Explore the Peace Tower
At a height of nearly 98 metres, the Peace Tower is the dominant feature on Parliament Hill, and probably the most widely recognized symbol of Canada after the flag.
Soar over the Peace Tower
Enjoy the breathtaking aerial images of the Centre Block, the Peace Tower, the grounds of Parliament Hill and the Ottawa River.
Changing of the Peace Tower flag
The Peace Tower flag is changed each day from Monday to Friday and on days when it is flown at half mast. The flag is not changed on statutory holidays or during poor weather.
Learn more about the Parliament Hill flags.
Peace Tower clock
In 1927, the Peace Tower clock was given to Canada by the United Kingdom. The gift marked the 60th anniversary of Canadian Confederation. The original clock no longer works and has since been replaced. However, visitors to the Peace Tower can view it on display in the Tower's observation deck.
There are four clock faces in total: one on each side of the Tower. The hour and minute hands of each face are run by an electric motor. Its controls are located ten storeys down the Tower on the master clock. The precise timing of the clock is kept by the National Research Council's atomic clock in Ottawa.
People are often interested to learn that the Tower's master clock cannot be set back. Therefore, at the end of Daylight Saving Time in autumn, a government employee halts the clock for a full hour overnight. In the spring, the hour hand is moved forward one hour. Its chimes are temporarily disconnected to prevent them from ringing during the process.
Peace Tower carillon
The Peace Tower carillon is one of the oldest and finest carillons in North America. It includes 53 bells and weighs 54 tonnes. These bells range in weight from 10,090 kilograms to only 4.5 kilograms. The bourdon is the largest and heaviest bell and plays the low note E. The smallest and lightest bell plays the A—four and a half octaves higher! The sound you hear each hour is made by the bourdon.
A carillon is played from a large keyboard—similar to an organ. The person who plays the bells is called a carillonneur. Carillonneurs play the bells by striking the keys with their fists. To play the larger bells, they must strike the keys with their feet. The bells do not actually swing. Instead, a clapper strikes each bell with the force that the carillonneur uses to strike the key.
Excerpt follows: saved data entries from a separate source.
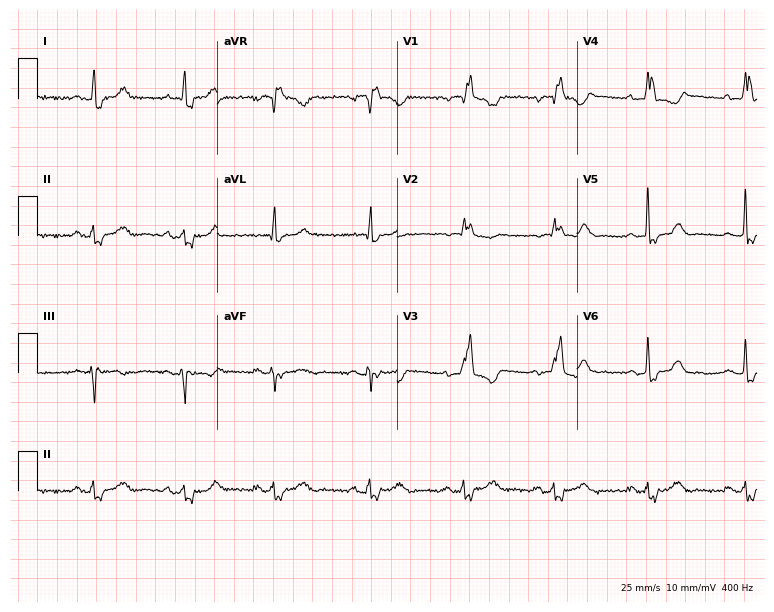
Resting 12-lead electrocardiogram (7.3-second recording at 400 Hz). Patient: a woman, 76 years old. The tracing shows right bundle branch block.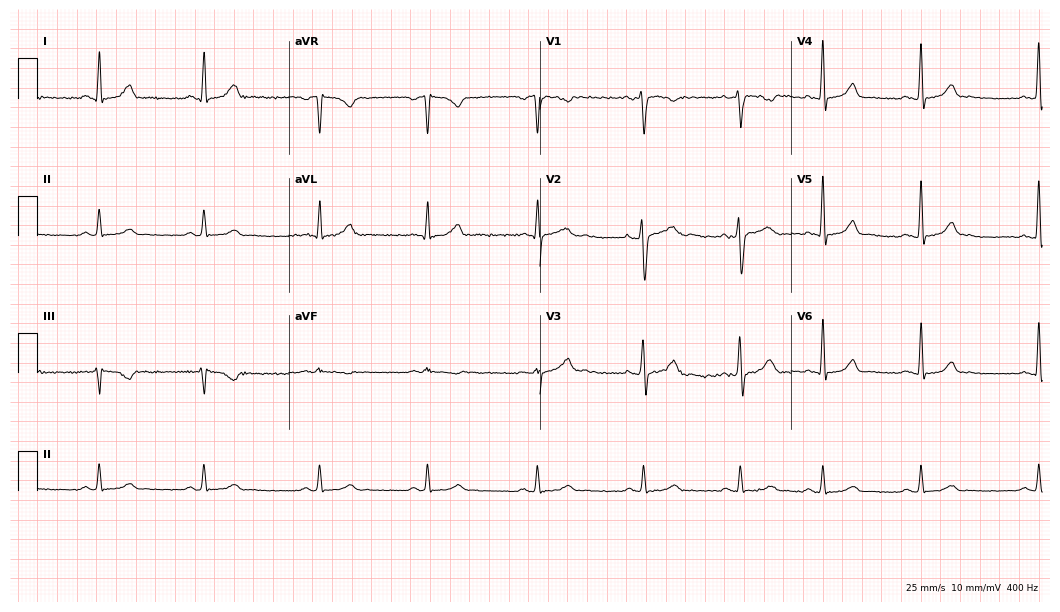
12-lead ECG from a female, 33 years old (10.2-second recording at 400 Hz). Recorded interpretation: within normal limits.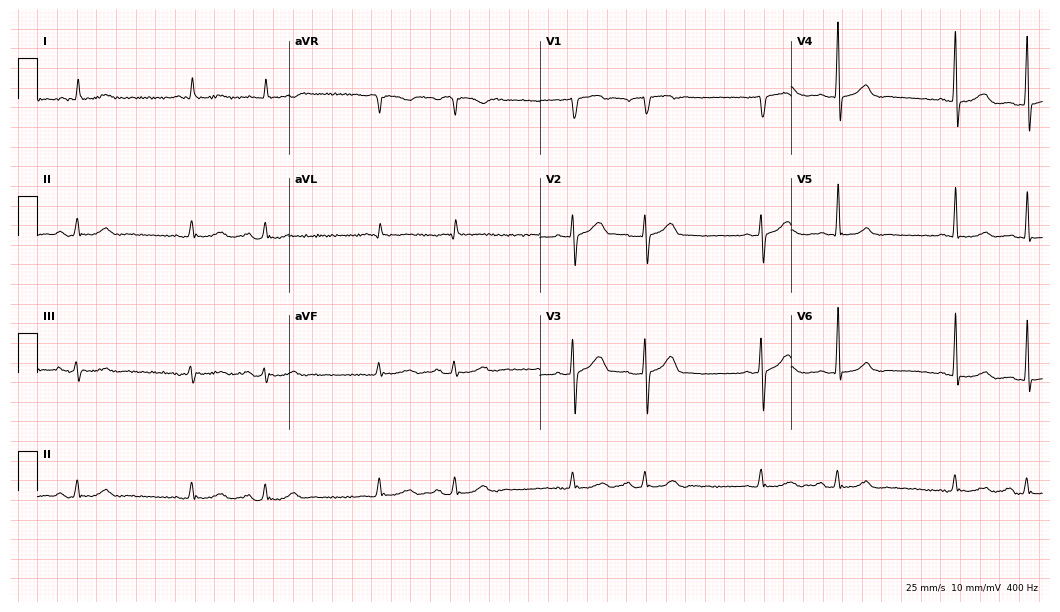
Resting 12-lead electrocardiogram. Patient: a 70-year-old man. None of these six findings is recorded: first-degree AV block, right bundle branch block, left bundle branch block, sinus bradycardia, atrial fibrillation, sinus tachycardia.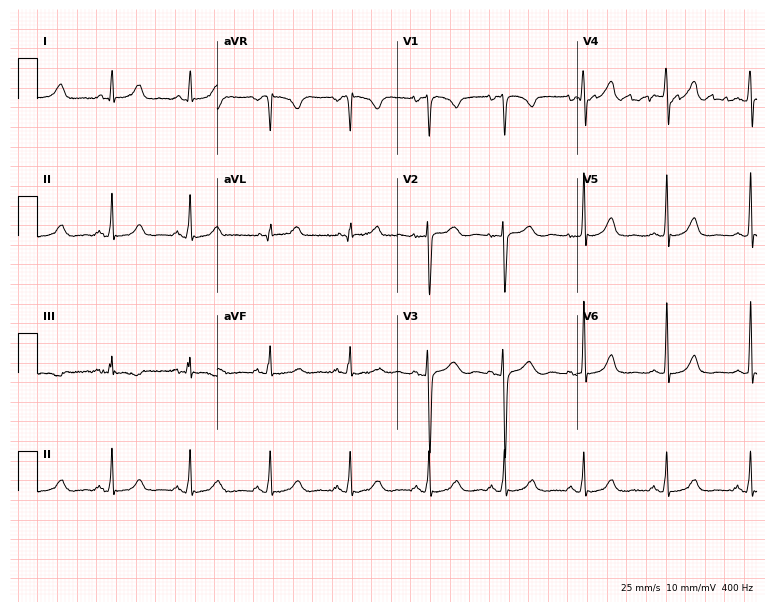
12-lead ECG from a 37-year-old female patient. Recorded interpretation: within normal limits.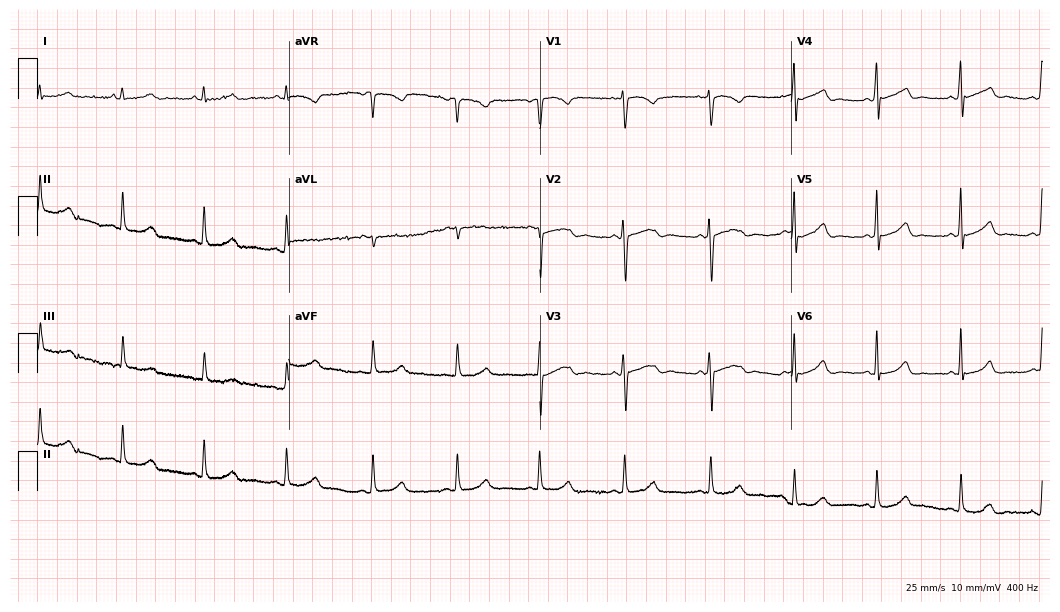
Standard 12-lead ECG recorded from a female, 17 years old (10.2-second recording at 400 Hz). Read as a normal ECG.

The Peace Tower carillon was developed from the 17th century chiming clocks in Belgium and the Netherlands. Musicians from all over the world come to Ottawa to study this superbly tuned instrument.
Enjoy the carillon concerts and discover a unique musical experience.
The Memorial Chamber is a solemn room near the base of the Peace Tower. Built of marble, the room is dedicated to the Canadians who died in conflicts around the world.
The Chamber's stained glass windows show the journey of soldiers from the call of battle to the return home. The floor is made from stone collected from the battlefields of Europe: Ypres, Sommes, Vimy and Verdun, to name a few.
The Chamber contains a massive stone central altar. The altar is surrounded by seven altars that are made of stone and bronze. Each altar holds a different Book of Remembrance. These books contain the names of the more than 118,000 Canadians who fought and died in the service of Canada.
The Books are displayed open in glass cases. At 11 o'clock every morning, one page is turned in each book during a ceremony. The families and friends of Canada's fallen heroes can search the Books of Remembrance or contact the Memorial Chamber to learn when their loved one's name will be shown.
Learn more about the history of the Memorial Chamber.
The Memorial Chamber altars
To mark the 100th anniversary of the First World War, the six wooden altars in Parliament Hill's Memorial Chamber were replaced by ones made of stone and bronze. As well, to mark the 200th anniversary of the signing of the peace treaty that ended the War of 1812, a new Book of Remembrance and altar were added to the Memorial Chamber.
Watch the video to see the new altars and to hear the story of this sacred place.
Stone carvings of human and animal figures and ancient creatures stare down from the outer walls of the Peace Tower. Although commonly called gargoyles, these stonework figures are properly referred to by various other names—grotesques, reliefs and bosses—depending on the style in which they are carved.
The types of stone carvings on the Peace Tower are as follows:
- A grotesque is a fanciful human or animal figure that symbolizes the desire to fight the power of evil. Grotesques are characterized by their distorted, absurd or ugly features.
- A relief is any raised sculpture that is carved into a flat panel of material. The Peace Tower contains a number of sandstone panels—called friezes—into which these types of figures are engraved.
- A boss is an ornamental block carving. Bosses made from Wallace and Birmingham Buff sandstones can be found at the ends of mouldings and arches at the Peace Tower.
- A gargoyle is a decorative waterspout or eavestrough that is carved in the form of a human or animal figure. The purpose of gargoyles is to direct rain water away from the building and to ward off evil. There are four such non-functional sculptures, each approximately 2.5 metres long, on the Peace Tower.